Given Hilbert spaces $H_1,H_2$ and a functional in the predual $\psi\in B(H_1)_*$ we may consider the slice map $S:B(H_1)\otimes B(H_2)\to B(H_2)$ defined on the spatial tensor product given by extension of the map $a\otimes b \mapsto \psi(a)b$ defined on the algebraic tensor product of $B(H_1)$ and $B(H_2)$.

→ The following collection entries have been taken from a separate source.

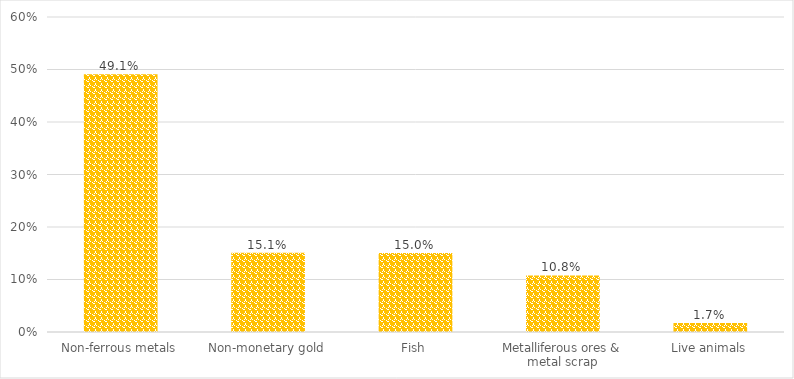
| Category | %Share |
|---|---|
| Non-ferrous metals | 0.491 |
| Non-monetary gold | 0.151 |
| Fish | 0.15 |
| Metalliferous ores & metal scrap | 0.108 |
| Live animals | 0.017 |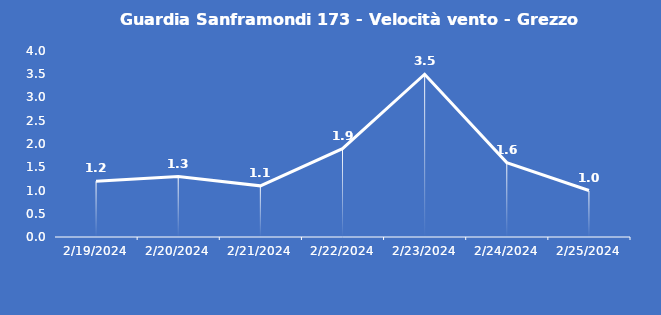
| Category | Guardia Sanframondi 173 - Velocità vento - Grezzo (m/s) |
|---|---|
| 2/19/24 | 1.2 |
| 2/20/24 | 1.3 |
| 2/21/24 | 1.1 |
| 2/22/24 | 1.9 |
| 2/23/24 | 3.5 |
| 2/24/24 | 1.6 |
| 2/25/24 | 1 |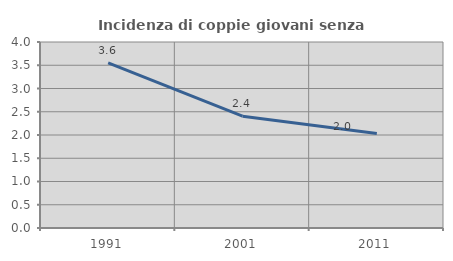
| Category | Incidenza di coppie giovani senza figli |
|---|---|
| 1991.0 | 3.55 |
| 2001.0 | 2.405 |
| 2011.0 | 2.032 |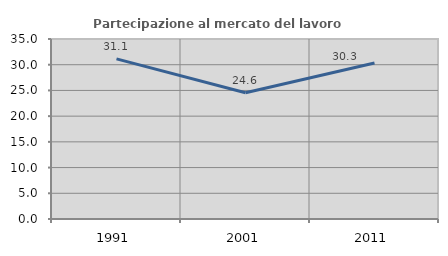
| Category | Partecipazione al mercato del lavoro  femminile |
|---|---|
| 1991.0 | 31.131 |
| 2001.0 | 24.555 |
| 2011.0 | 30.332 |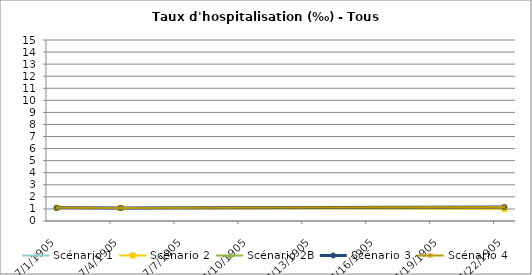
| Category | Scénario 1 | Scénario 2 | Scénario 2B | Scénario 3 | Scénario 4 |
|---|---|---|---|---|---|
| 2009.0 | 1.098 | 1.098 | 1.098 | 1.098 | 1.098 |
| 2012.0 | 1.081 | 1.081 | 1.081 | 1.081 | 1.081 |
| 2030.0 | 1.165 | 1.012 | 1.165 | 1.165 | 1.165 |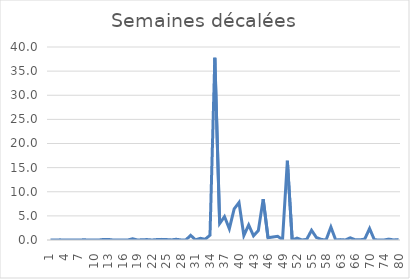
| Category | Semaines décalées |
|---|---|
| 1.0 | 0 |
| 2.0 | 0 |
| 3.0 | 0.03 |
| 4.0 | 0 |
| 5.0 | 0.01 |
| 6.0 | 0.02 |
| 7.0 | 0.01 |
| 8.0 | 0.04 |
| 9.0 | 0 |
| 10.0 | 0 |
| 11.0 | 0 |
| 12.0 | 0.12 |
| 13.0 | 0.12 |
| 14.0 | 0 |
| 15.0 | 0.01 |
| 16.0 | 0 |
| 17.0 | 0 |
| 18.0 | 0.26 |
| 19.0 | 0 |
| 20.0 | 0.05 |
| 21.0 | 0.09 |
| 22.0 | 0 |
| 23.0 | 0.09 |
| 24.0 | 0.13 |
| 25.0 | 0.09 |
| 26.0 | 0.02 |
| 27.0 | 0.15 |
| 28.0 | 0.02 |
| 29.0 | 0 |
| 30.0 | 0.97 |
| 31.0 | 0.02 |
| 32.0 | 0.35 |
| 33.0 | 0.15 |
| 34.0 | 1 |
| 35.0 | 37.77 |
| 36.0 | 3.42 |
| 37.0 | 4.86 |
| 38.0 | 2.34 |
| 39.0 | 6.44 |
| 40.0 | 7.76 |
| 41.0 | 0.92 |
| 42.0 | 3.12 |
| 43.0 | 0.87 |
| 44.0 | 1.95 |
| 45.0 | 8.47 |
| 46.0 | 0.46 |
| 47.0 | 0.62 |
| 48.0 | 0.75 |
| 49.0 | 0.07 |
| 50.0 | 16.43 |
| 51.0 | 0 |
| 52.0 | 0.39 |
| 53.0 | 0.01 |
| 54.0 | 0.13 |
| 55.0 | 2.01 |
| 56.0 | 0.52 |
| 57.0 | 0.12 |
| 58.0 | 0 |
| 60.0 | 2.68 |
| 62.0 | 0 |
| 63.0 | 0.08 |
| 64.0 | 0.01 |
| 65.0 | 0.46 |
| 66.0 | 0.05 |
| 67.0 | 0.03 |
| 68.0 | 0.19 |
| 70.0 | 2.38 |
| 71.0 | 0.03 |
| 72.0 | 0.02 |
| 74.0 | 0.01 |
| 75.0 | 0.18 |
| 78.0 | 0.01 |
| 80.0 | 0.09 |

I want to know why we can extend this slice map to the weak (also, strong) operator closure $B(H_1)\overline{\otimes}B(H_2)\subseteq B(H_1\otimes H_2)$ such that the extension is a $*$-homomorphism.
Thank you!
As mentioned in the comments, the slice map will only be a $*$-homomorphism if $\psi$ is multiplicative. This is already clear on the purely algebraic level, even before taking completions. However, it is true that the algebraic slice map extends to the von Neumann tensor product, provided that you slice with a normal functional (i.e. an element of the predual). This is actually part of a more general statement, namely that the algebraic tensor product of two normal c.p. linear maps between von Neumann algebras extends (uniquely) to a normal linear map on the related von Neumann algebra tensor products. This is for instance proven in Takesaki's book "Theory of operator algebras I" in the chapter on tensor product (chapter IV).